Exercise details
The data below holds the lines to copy: everything from the line containing "Bâtiments et jardins" to the line containing "Un schema di", both ends included, set down exactly.

Given records
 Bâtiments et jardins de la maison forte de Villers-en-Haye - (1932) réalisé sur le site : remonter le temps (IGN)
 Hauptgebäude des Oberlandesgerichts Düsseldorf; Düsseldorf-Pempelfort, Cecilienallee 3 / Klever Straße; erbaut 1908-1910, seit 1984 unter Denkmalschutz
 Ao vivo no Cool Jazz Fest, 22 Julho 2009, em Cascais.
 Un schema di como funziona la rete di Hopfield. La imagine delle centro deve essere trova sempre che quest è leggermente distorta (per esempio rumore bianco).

==

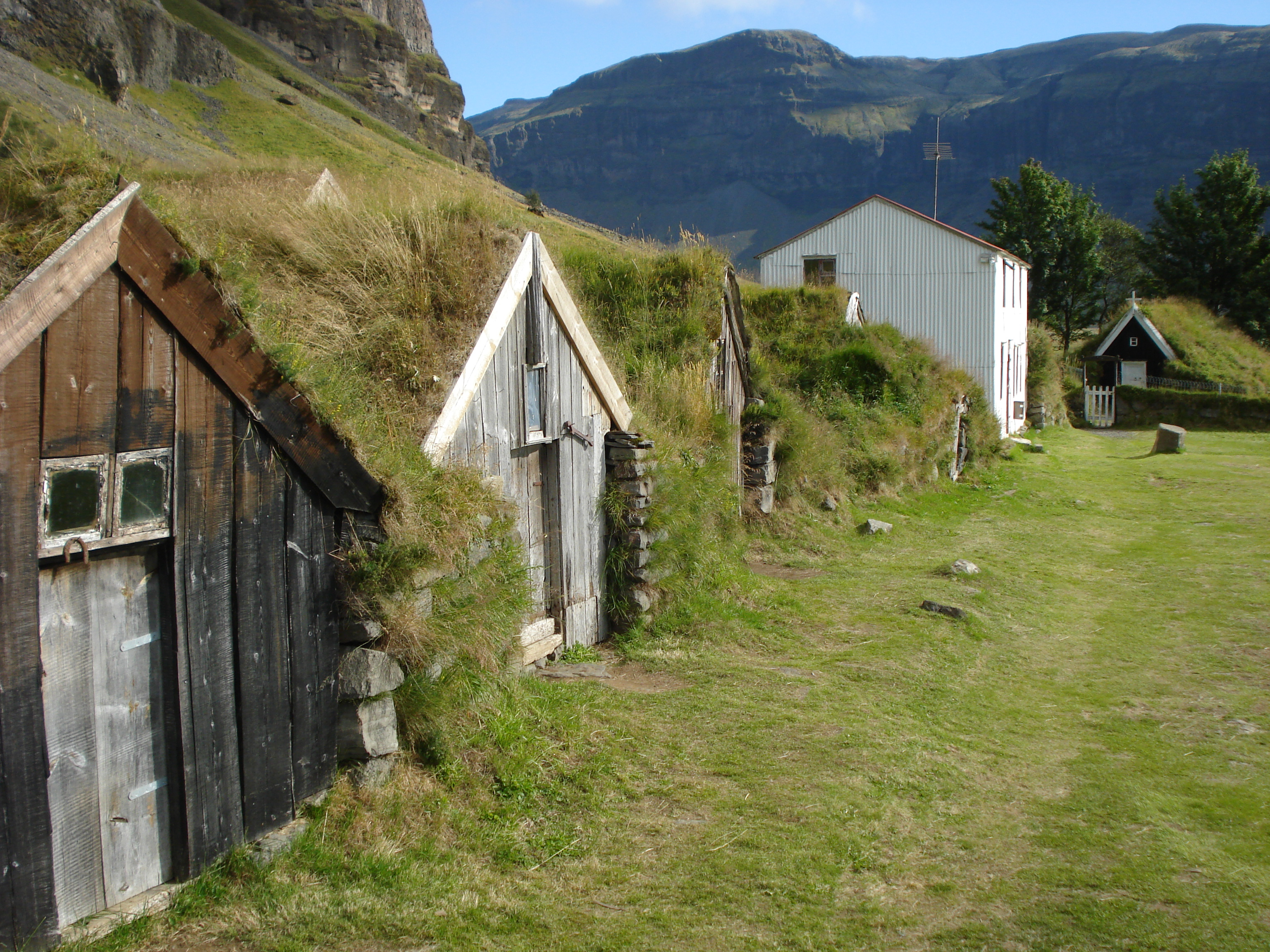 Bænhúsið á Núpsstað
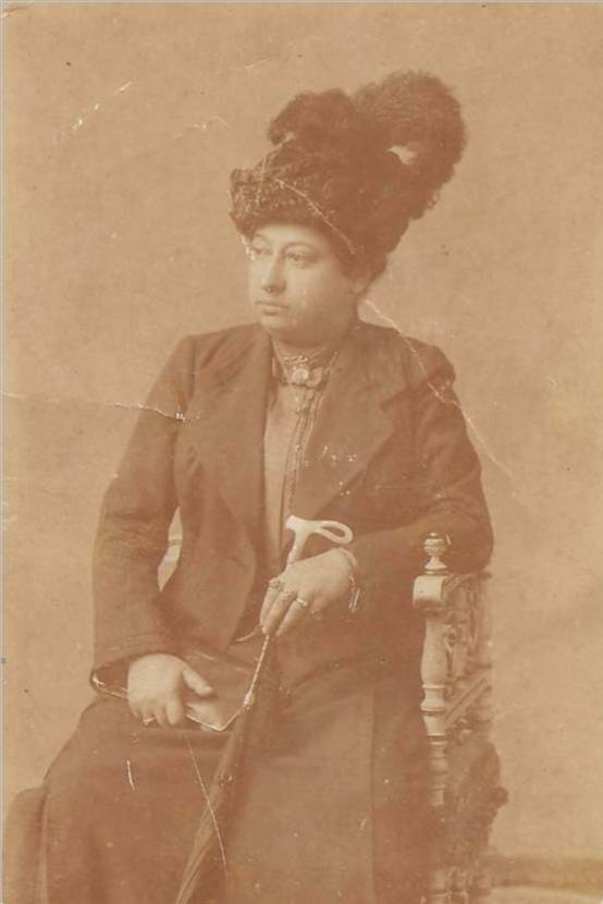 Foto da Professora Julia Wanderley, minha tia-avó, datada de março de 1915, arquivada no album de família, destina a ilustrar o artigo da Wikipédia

Final answer
 Bâtiments et jardins de la maison forte de Villers-en-Haye - (1932) réalisé sur le site : remonter le temps (IGN)
 Hauptgebäude des Oberlandesgerichts Düsseldorf; Düsseldorf-Pempelfort, Cecilienallee 3 / Klever Straße; erbaut 1908-1910, seit 1984 unter Denkmalschutz
 Ao vivo no Cool Jazz Fest, 22 Julho 2009, em Cascais.
 Un schema di como funziona la rete di Hopfield. La imagine delle centro deve essere trova sempre che quest è leggermente distorta (per esempio rumore bianco).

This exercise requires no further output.